_Given entries_
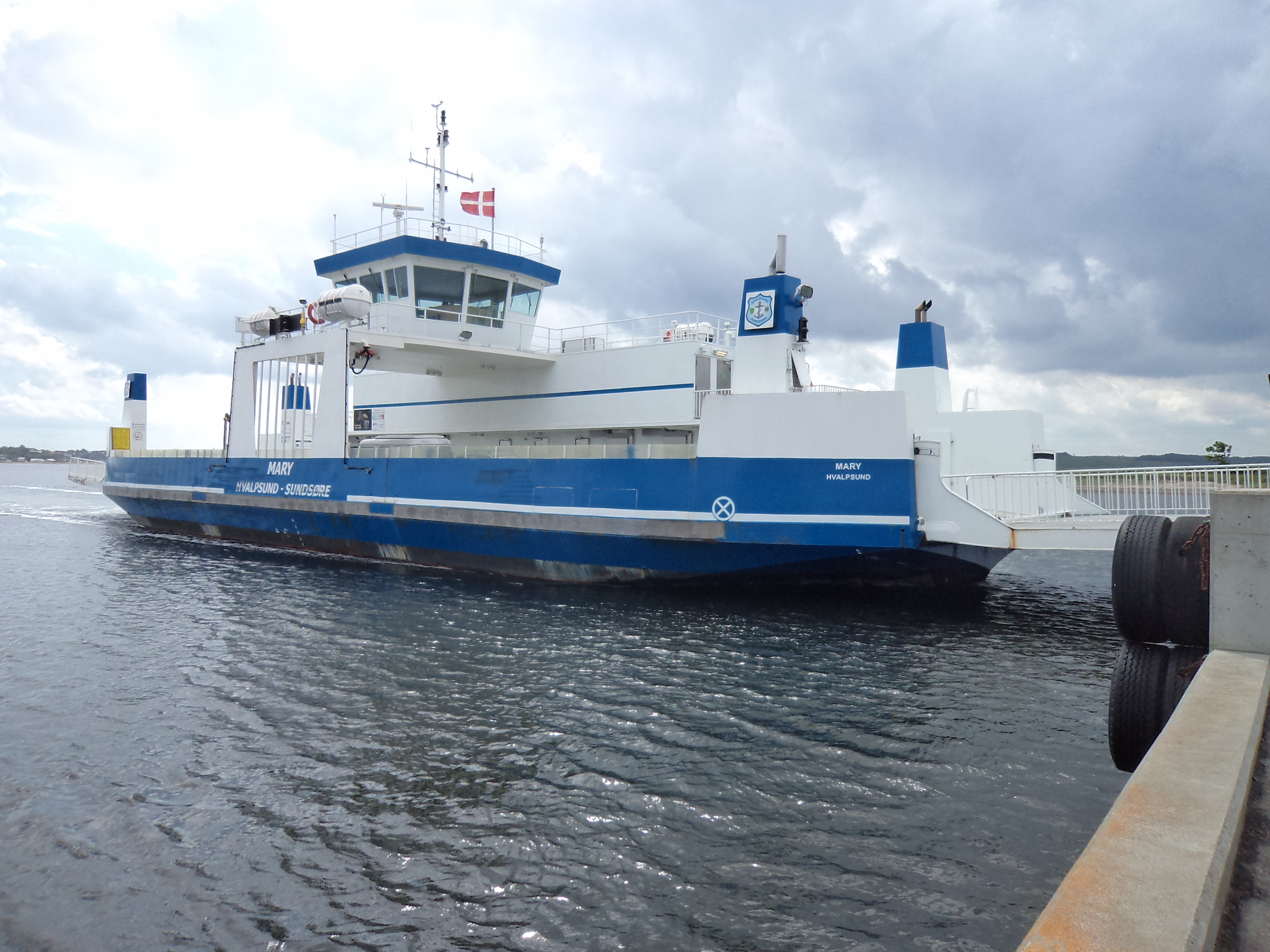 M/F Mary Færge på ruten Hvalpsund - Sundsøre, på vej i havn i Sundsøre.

...

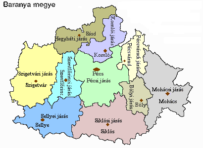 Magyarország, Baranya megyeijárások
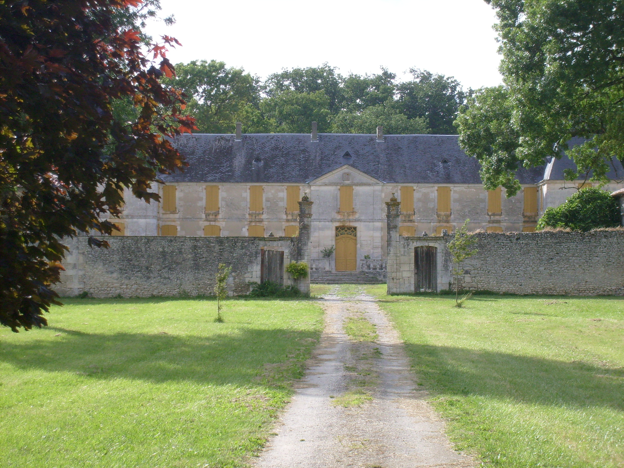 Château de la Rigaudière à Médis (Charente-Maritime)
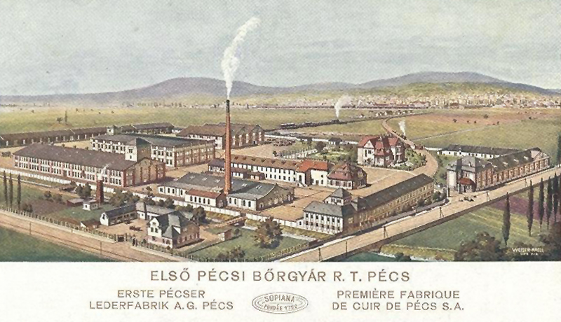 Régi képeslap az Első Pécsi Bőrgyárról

_Problem to solve_
Using the entries above, repeat exactly the lines from the one with "Château de la" to the one with "Régi képeslap az Első Pécsi Bőrgyárról", both included, and leave the pictures behind.

_Answer to this task_
 Château de la Rigaudière à Médis (Charente-Maritime)
 Régi képeslap az Első Pécsi Bőrgyárról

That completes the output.